I powered down and replaced the second 4TB drive with 8TB and let the repair run overnight … and when I awoke, my storage pool had grown from 14.54TB to 18.18TB. Some of you have probably noted that the gain wasn’t the 4TB we hoped for, it was only 3.64TB. There’s an explanation for this but it requires a smidge of math.
When drive manufacturers spec drives, they use the decimal definition of 1TB = 1000^4 bytes. But when file systems report disk space, they use the binary definition of 1TB = 1024^4. If we have 4TB of space defined in decimals, then we have 4TB * 1000^4/1024^4 = 3.64TB. Even though I understand the math, it still makes me feel like I’ve been cheated!
The little OWC two-bay RAID enclosure won’t be here till Monday so I haven’t begun the process of offloading Steve’s data just yet.

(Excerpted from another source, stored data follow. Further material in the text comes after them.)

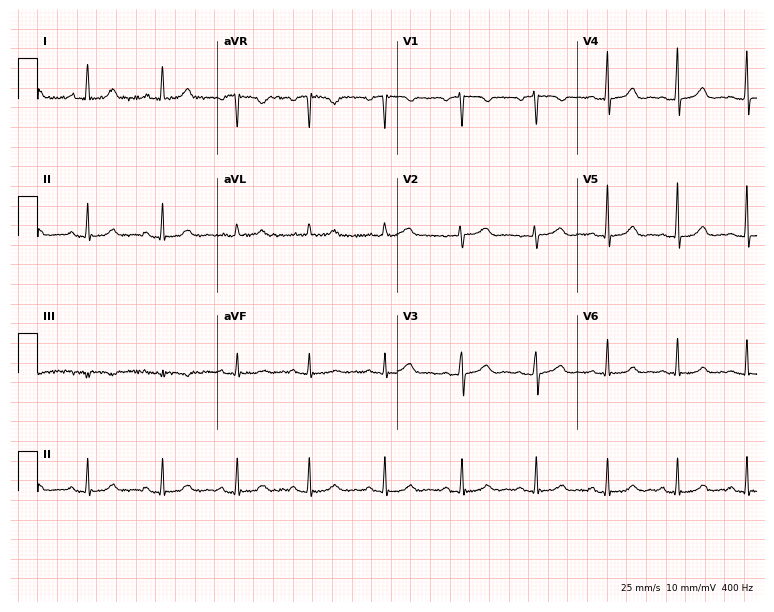
12-lead ECG from a female patient, 49 years old. Recorded interpretation: within normal limits.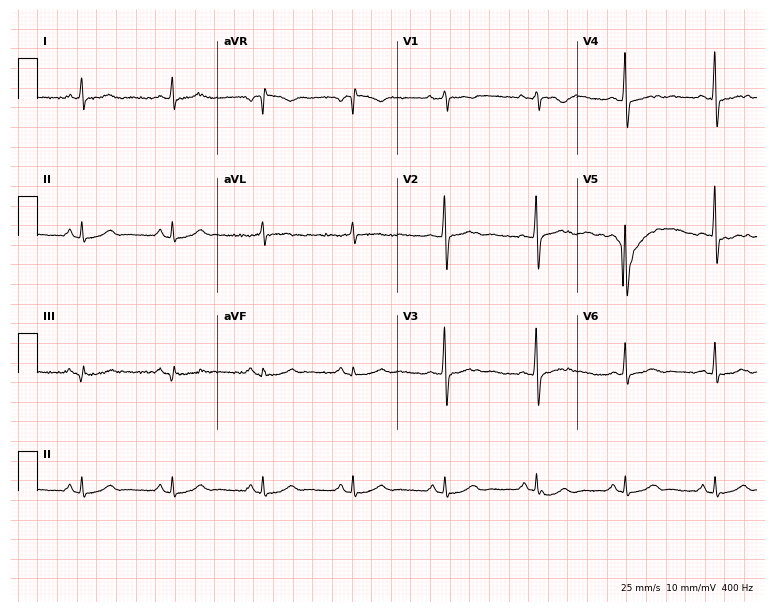
Electrocardiogram, a 65-year-old male patient. Overall reading on record: normal ECG.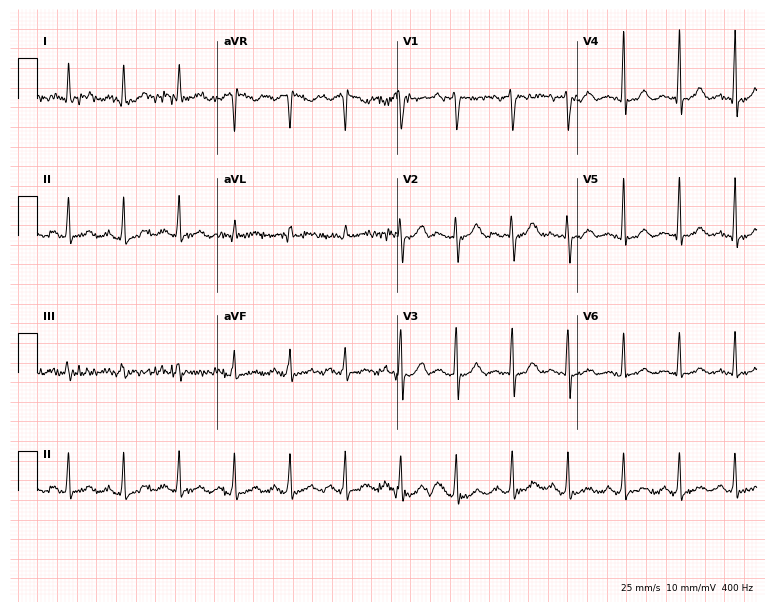
Resting 12-lead electrocardiogram (7.3-second recording at 400 Hz). Patient: a male, 50 years old. The tracing shows sinus tachycardia (a sinus rate of 100 beats per minute or more).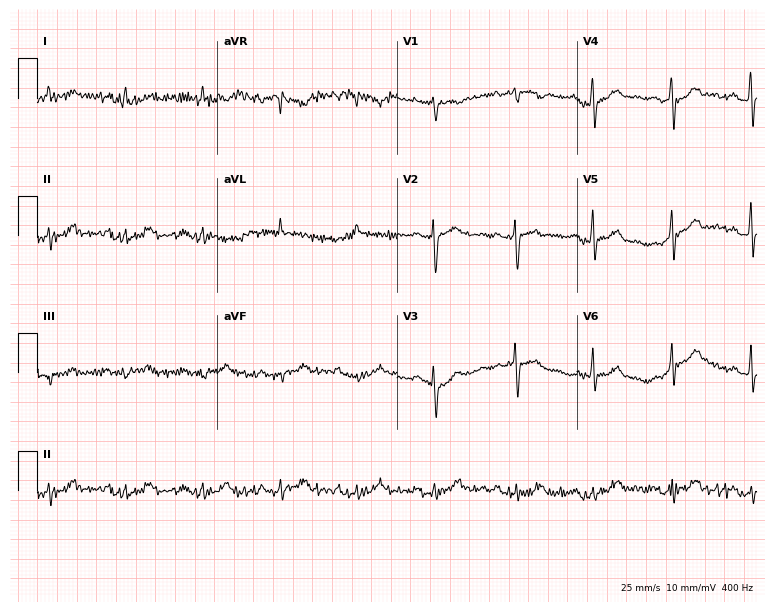
ECG (7.3-second recording at 400 Hz) — a male patient, 78 years old. Screened for six findings — first-degree AV block, right bundle branch block, left bundle branch block, sinus bradycardia, atrial fibrillation, sinus tachycardia — none is recorded.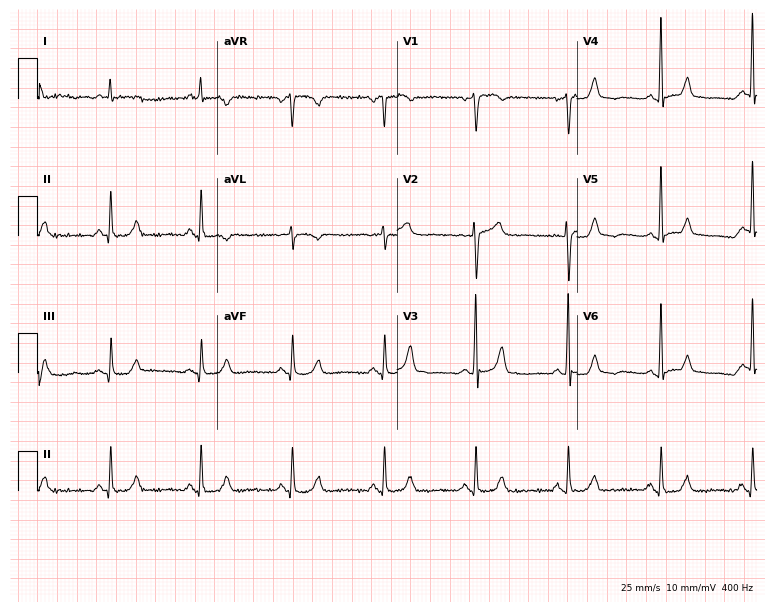
12-lead ECG from a 54-year-old female. Recorded interpretation: within normal limits.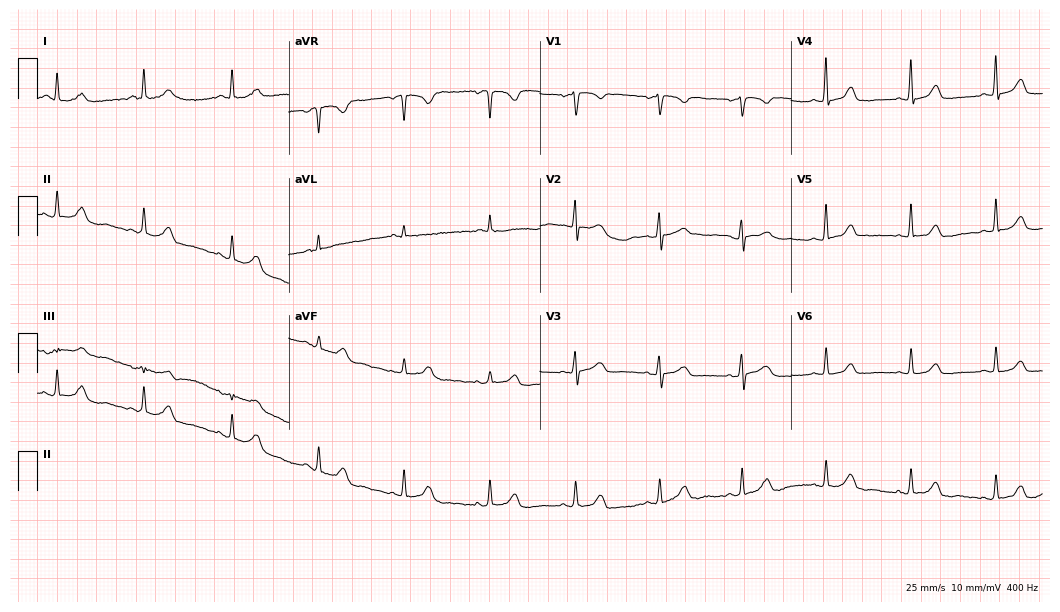
Electrocardiogram (10.2-second recording at 400 Hz), a 63-year-old woman. Overall reading on record: normal ECG.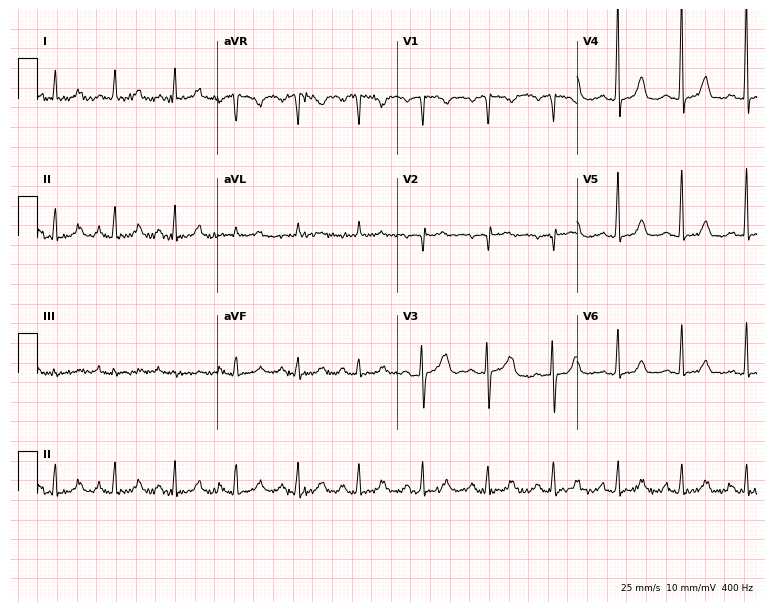
Resting 12-lead electrocardiogram (7.3-second recording at 400 Hz). Patient: a female, 46 years old. Read as a normal ECG.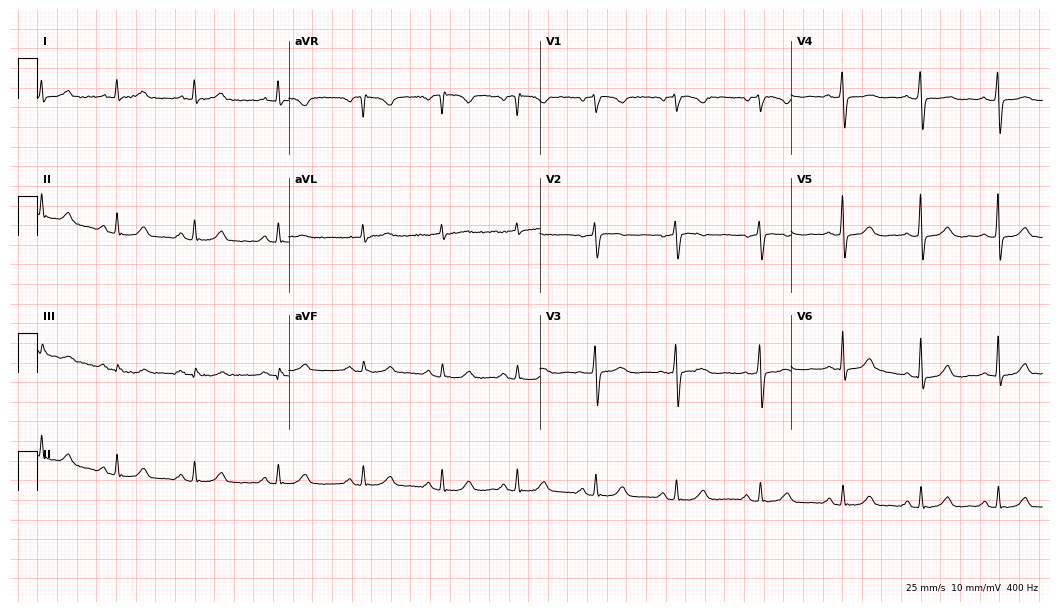
Resting 12-lead electrocardiogram (10.2-second recording at 400 Hz). Patient: a 39-year-old female. None of these six findings is recorded: first-degree AV block, right bundle branch block, left bundle branch block, sinus bradycardia, atrial fibrillation, sinus tachycardia.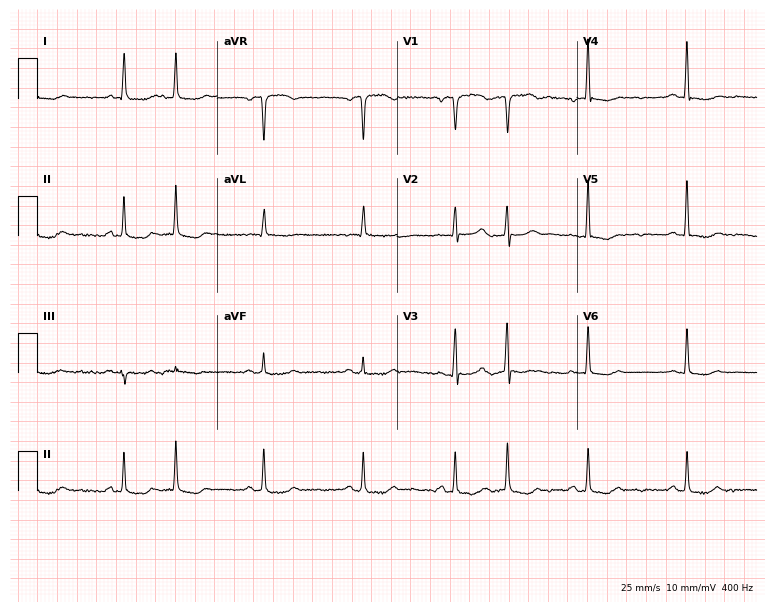
Electrocardiogram (7.3-second recording at 400 Hz), a woman, 83 years old. Of the six screened findings (first-degree AV block, right bundle branch block, left bundle branch block, sinus bradycardia, atrial fibrillation, sinus tachycardia), none is recorded.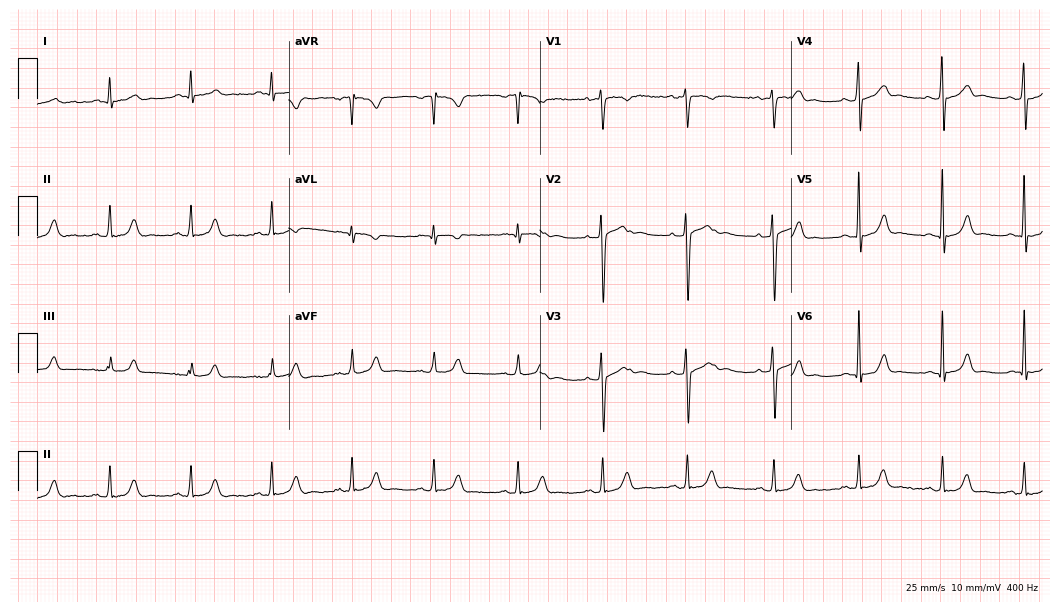
12-lead ECG from a 51-year-old man (10.2-second recording at 400 Hz). Recorded interpretation: within normal limits.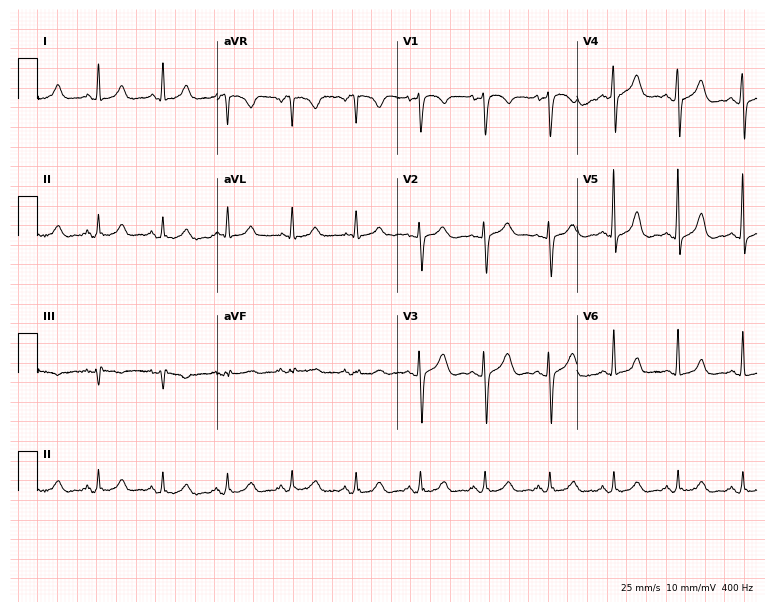
Electrocardiogram, a 54-year-old female patient. Of the six screened findings (first-degree AV block, right bundle branch block (RBBB), left bundle branch block (LBBB), sinus bradycardia, atrial fibrillation (AF), sinus tachycardia), none is recorded.

I’ll definitely let you know if I learn anything interesting in that setup. But at least for now, the Synology has stopped hollering at us that we’re running out of space.
But What About the Drobo?
But there IS another device constantly sending alarming notifications that it’s out of space, and that’s the Drobo 5N2 that backs up the Synology. I simply can’t convince myself to spend $400 to put into an older device that’s a backup of data that’s already protected with fault-tolerant RAID. You do hear horror stories of people having NAS failures and not being able to get their data back, so I do lose a bit of sleep over that.
The good news is that when we move the 2TB of Steve’s video data off of the Synology, we can also remove it from the Drobo so maybe it will keep it quiet for a while. I’m sure I’ll have to deal with it at some point but that point is not today.
What about Offsite Backups
I know at least 20% of you are wondering about my offsite storage plan. I simply don’t have one. I’ve looked at the cold storage options with monthly fees, like Wasabi at $.006/GB/mo, Backblaze’s B2 at $.005/GB/mo, and Amazon Glacier at $.004/GB/mo. Amazon Glacier is the least expensive but to back up 11TB, that would cost me $44 per month! I’m definitely not going to pay over $500 per year to back up this data.
The truly mission-critical data is the financial and medical data, which is only around 10GB, but I’m extremely nervous about putting that data online. I’ve thought about making an encrypted disk image and putting it in Dropbox, and that would certainly work, but a real backup is automated and I haven’t figured out how to do that just yet. If you have any ideas I’m open to suggestions.
The bottom line is that I learned a lot about how the Synology works because of this exercise and I think I came up with a clever solution that didn’t break the bank. It wasn’t cheap and it is very disappointing how little space I gained in the end. I think if I had it to do over again, I’d still buy a 5-bay Synology, but I’d start by putting in 3 of the biggest drives I could afford. When I started running out of storage, maybe by then drives would have gotten less expensive, and I could put in a pair of even bigger drives. That might have given me better bang for my buck.